• **DIRECTIONS FOR THIS TASK**:
Look through the material below. Return exactly the lines from the one with "Историјат Јовањског брда" through the one with "翁仔灯《乳姑不怠》，摄于2018年3月2日。", both included.

• **AVAILABLE RECORDS**:
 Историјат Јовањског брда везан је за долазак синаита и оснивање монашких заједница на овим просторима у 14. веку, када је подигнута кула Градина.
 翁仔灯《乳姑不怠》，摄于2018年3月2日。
--
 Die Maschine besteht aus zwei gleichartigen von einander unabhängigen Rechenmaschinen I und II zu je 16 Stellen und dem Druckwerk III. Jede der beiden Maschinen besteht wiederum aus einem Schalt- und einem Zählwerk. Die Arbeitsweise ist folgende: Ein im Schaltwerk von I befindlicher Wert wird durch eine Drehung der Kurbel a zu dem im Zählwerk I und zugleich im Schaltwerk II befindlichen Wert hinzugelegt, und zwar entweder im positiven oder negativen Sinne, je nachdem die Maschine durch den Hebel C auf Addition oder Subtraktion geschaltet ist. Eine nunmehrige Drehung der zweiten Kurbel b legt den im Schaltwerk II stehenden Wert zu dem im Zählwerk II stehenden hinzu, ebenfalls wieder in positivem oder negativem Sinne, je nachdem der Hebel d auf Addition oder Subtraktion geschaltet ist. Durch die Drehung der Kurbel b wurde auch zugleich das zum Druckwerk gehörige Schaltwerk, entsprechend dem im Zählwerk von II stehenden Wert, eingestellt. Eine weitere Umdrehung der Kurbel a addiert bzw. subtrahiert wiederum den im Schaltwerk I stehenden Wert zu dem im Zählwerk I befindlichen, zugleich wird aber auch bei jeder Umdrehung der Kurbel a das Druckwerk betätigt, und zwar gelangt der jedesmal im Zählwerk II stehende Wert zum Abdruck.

• **RESPONSE**:
 Историјат Јовањског брда везан је за долазак синаита и оснивање монашких заједница на овим просторима у 14. веку, када је подигнута кула Градина.
 翁仔灯《乳姑不怠》，摄于2018年3月2日。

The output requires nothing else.